Technically, we compute the inverse weighted distance function. We shortcut the optimization by eliminating MDS from the process, and assume that the user input 2D distances are actually the desired HD distances, not the 2D distances after re-projection. Thus, given the input (HD) distances, we find weights that would produce these distances in the HD space.

In [64]:
# This method is used to propose a new weight for current column in a smart fashion
def new_proposal(current, step, direction):
    return np.clip(current + direction * step * random.random(), 0.00001,
                   0.9999)


def inverse_DR(dataHD, data2D, curWeights=None):
    """
    @parameters:
        dataHD[pd.df or np.array]: high-dimensional data
        data2D[pd.df or np.array]: projected 2D data
    @return[pd.Series]: new weights  
    """
    dist2D = distance_matrix_2D(data2D)  # compute 2D distances only once
    col_names = dataHD.columns
    dataHD = dataHD.to_numpy()  # use numpy for efficiency
    row, col = dataHD.shape

    if curWeights == None:
        curWeights = np.array([1.0 / col] * col)  # default weights = 1/p
    else:
        curWeights = curWeights.to_numpy()
        curWeights = curWeights / curWeights.sum(
        )  # Normalize weights to sum to 1
    newWeights = curWeights.copy()  # re-use this array for efficiency

    # Initialize state
    flag = [0] * col  # degree of success of a weight change
    direction = [1] * col  # direction to move a weight, pos or neg
    step = [1.0 / col] * col  # how much to change each weight

    dataHDw = dataHD * curWeights  # weighted space, re-use this array for efficiency
    distHD = distance_matrix_HD(dataHDw)
    curStress = stress(distHD, dist2D)
    print('Starting stress =', curStress, 'Processing...')

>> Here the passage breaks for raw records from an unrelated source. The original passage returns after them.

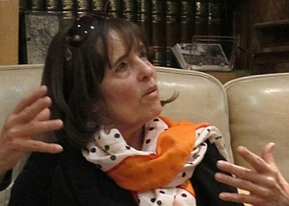 L'artiste pop américaine Jann Haworth à Paris en septembre 2012.
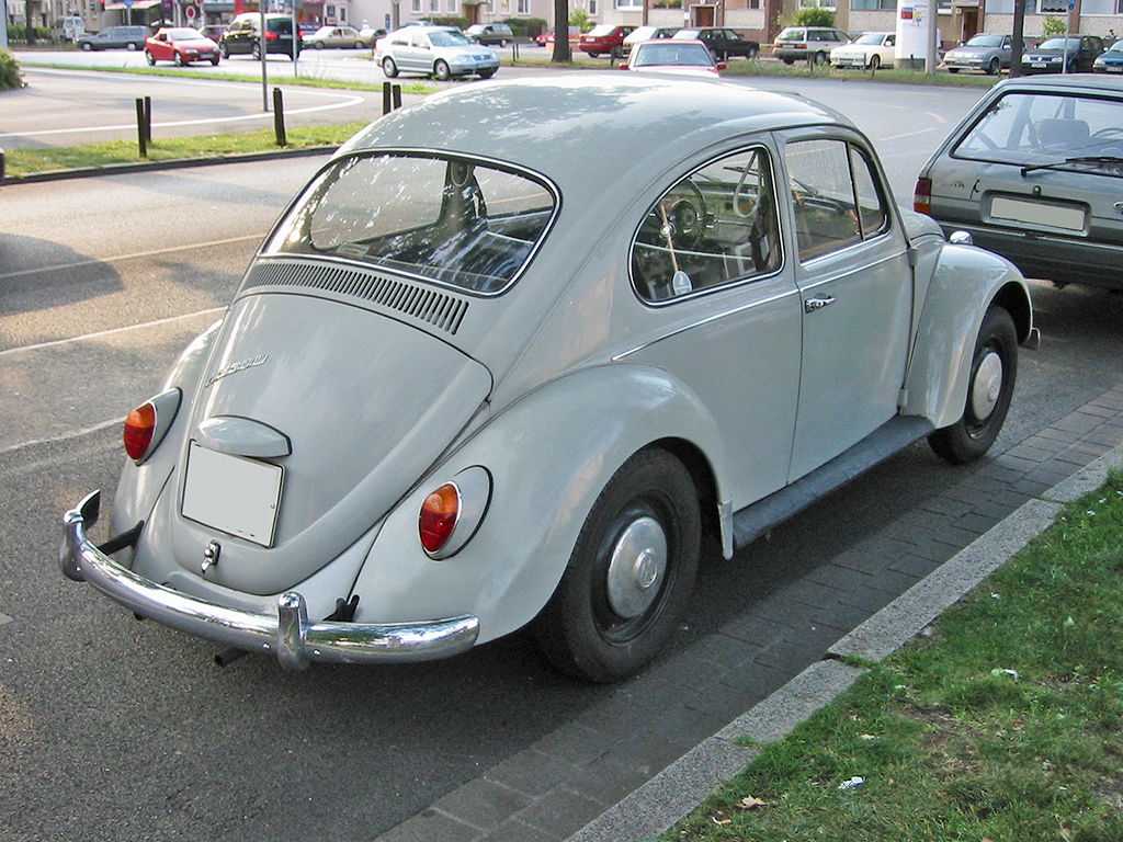 VW 1300 (Modell 67, gebaut von September 66 bis August 67)
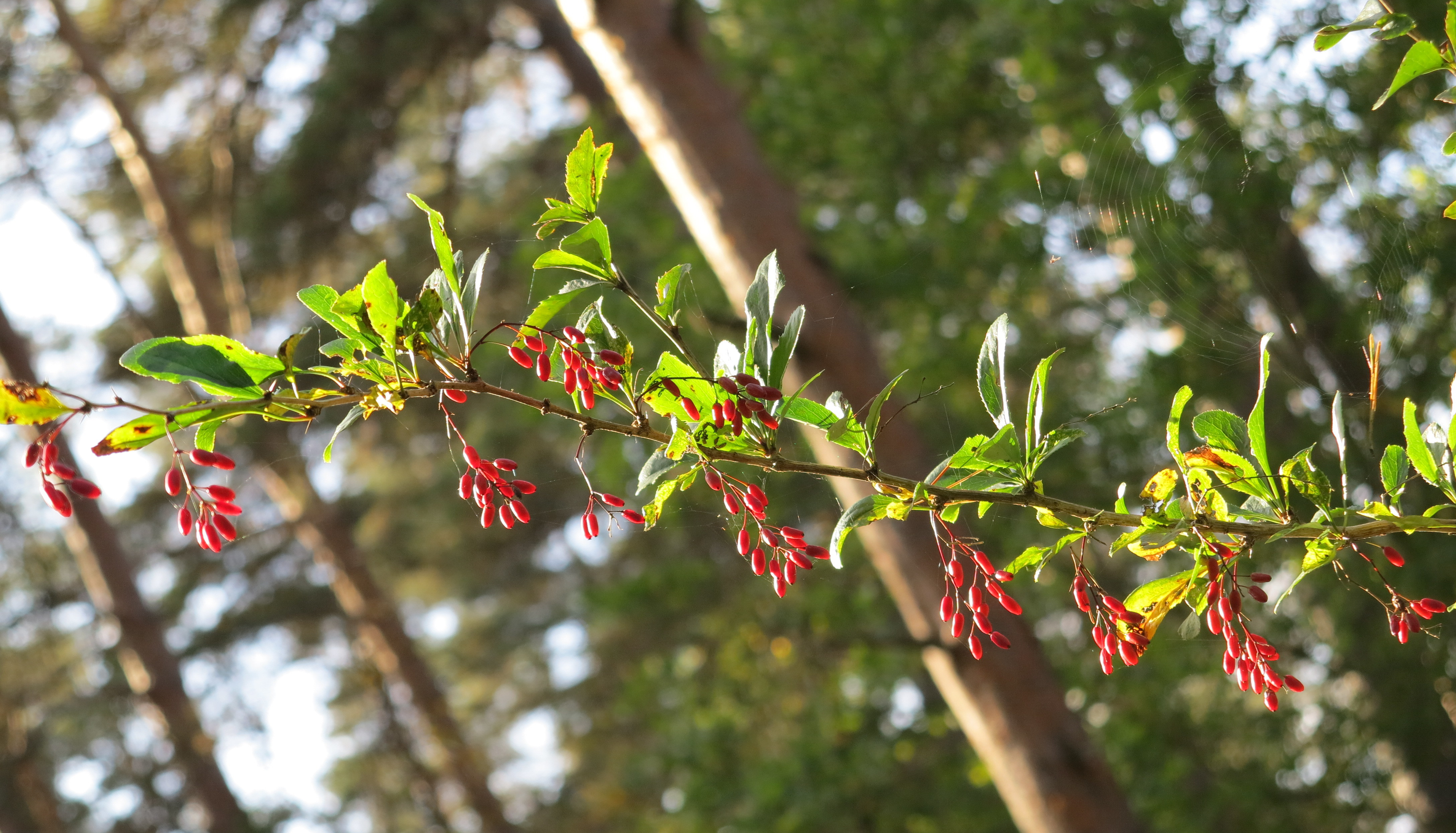 Kukerpuud on üks iseloomulikumaid põõsaliike Aruküla männikus Raasiku vallas
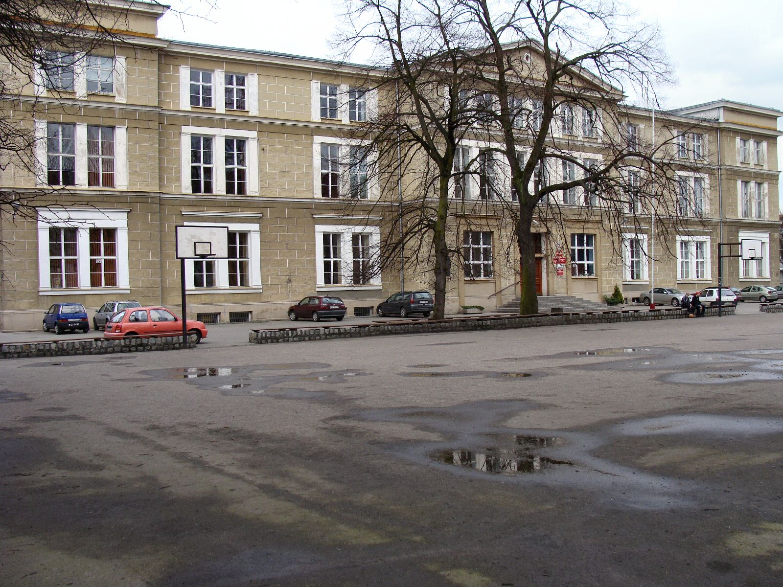 IX Liceum Ogólnokształcące (dawne Gimnazjum Mariackie) przy pl. Mariackim 1 w Szczecinie
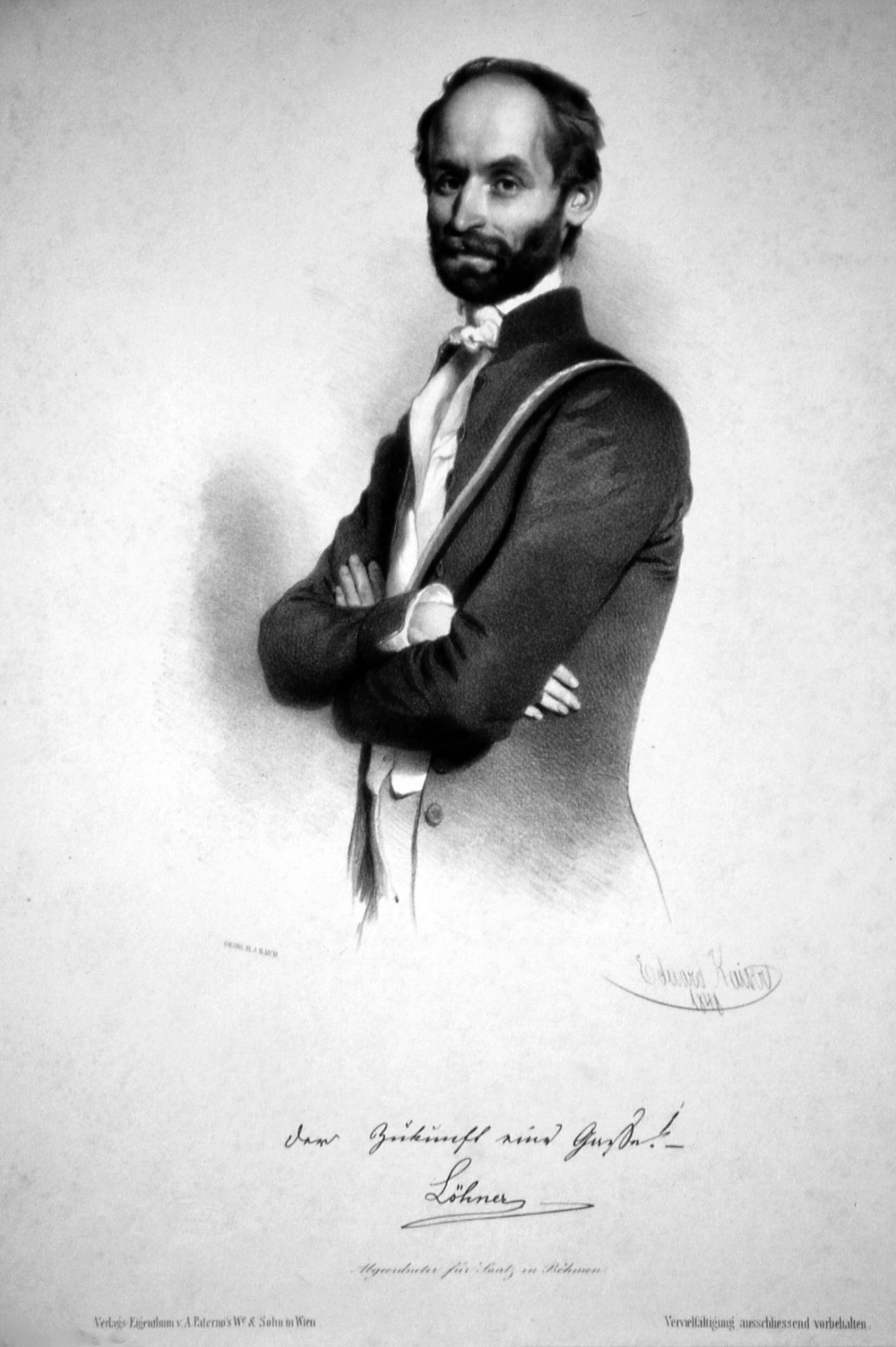 Ludwig von Löhner (1812.1856) österreichischer Arzt, Abgeordneter und Dichter. Lithographie von Eduard Kaiser,1848

    MAX = 500  # default setting of the number of iterations

    # Try to minorly adjust each weight to see if it reduces stress
    for i in range(MAX):
        for dim in range(col):
            # Get a new weight for current column
            nw = new_proposal(curWeights[dim], step[dim], direction[dim])

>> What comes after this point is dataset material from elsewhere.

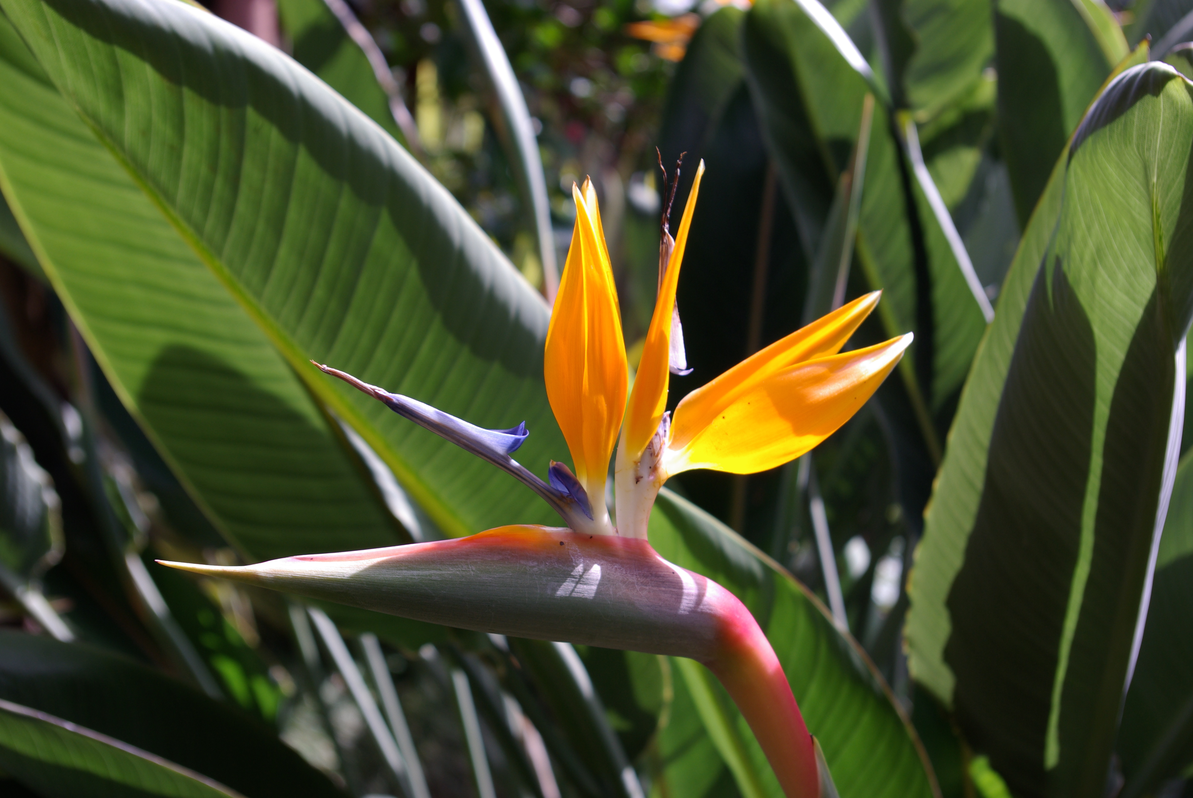 Strelitzia reginae
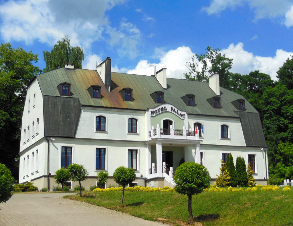 Hotel Pałac w Bydgoszczy na terenie Leśnego Parku Kultury i Wypoczynku

            # Scale the weight list such that it sums to 1
            s = 1.0 + nw - curWeights[dim]  # 1.0 == curWeights.sum()
            np.true_divide(
                curWeights, s,
                out=newWeights)  # transfers to other array, while doing /
            newWeights[dim] = nw / s

            # Apply new weights to HD data
            np.multiply(
                dataHD, newWeights, out=dataHDw
            )  # dataHDw = dataHD * newWeights; efficiently reuses dataHDw array
            distHD = distance_matrix_HD(dataHDw)

            # Get the new stress
            newStress = stress(distHD, dist2D)

            # If new stress is lower, then update weights and flag this success
            if newStress < curStress:
                temp = curWeights
                curWeights = newWeights
                newWeights = temp  # reuse the old array next iteration
                curStress = newStress
                flag[dim] = flag[dim] + 1
            else:
                flag[dim] = flag[dim] - 1
                direction[dim] = -direction[dim]  # Reverse course

            # If recent success, then speed up the step rate
            if flag[dim] >= 5:
                step[dim] = step[dim] * 2
                flag[dim] = 0
            elif flag[dim] <= -5:
                step[dim] = step[dim] / 2
                flag[dim] = 0

    print('Solution stress =', curStress, 'Done.')
    return pd.Series(curWeights, index=col_names, name="Weight")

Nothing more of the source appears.